Location
- Bolgatanga Upper East Region Ghana 10°46′29″N 0°51′36″W﻿ / ﻿10.77484°N 0.85998°W

Information
- Type: Public high school
- Motto: Knowledge and Productivity
- Established: February 1976 (50 years ago)
- Status: Active
- School district: Bolgatanga Municipal
- Gender: Co-educational
- Classes offered: General Science; General Arts; Technical; Visual Arts; Home Economics;

= Zamse Senior High Technical School =

Zamse Senior High Technical School is a second-cycle co-educational institution located in Bolgatanga in the Upper East Region of Ghana.

== History ==
The school was formally established in 1976 as a junior high school named Bolgatanga Junior Secondary located in Bukere.
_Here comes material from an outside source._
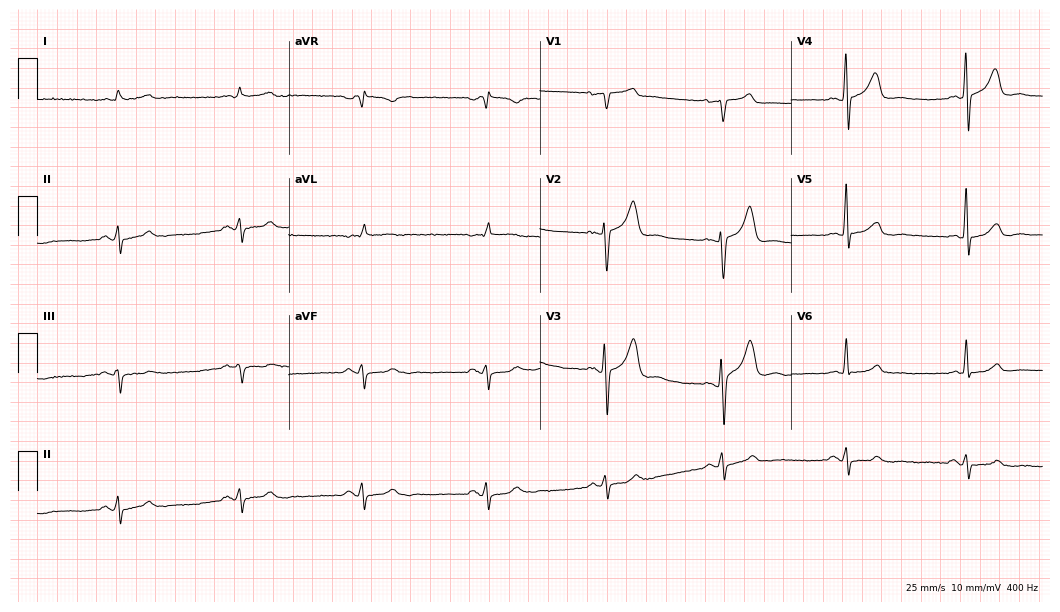
Resting 12-lead electrocardiogram. Patient: a male, 59 years old. The tracing shows sinus bradycardia (a sinus rate of 50 beats per minute or less).

However, on the 10th of October, 1979, it was changed to a technical senior high school and relocated to Bolgatanga Housing Estates area where it adopted its current name .

== Headmasters ==

- Francis Banbogo

==Infrastructure Challenges ==
The school has faced longstanding infrastructure challenges. Reports indicate shortages of classroom furniture, an inadequate dining hall, abandoned GETFund projects, and overcrowded facilities. In some instances, students have reportedly studied under temporary canopies and taken meals under trees due to insufficient infrastructure.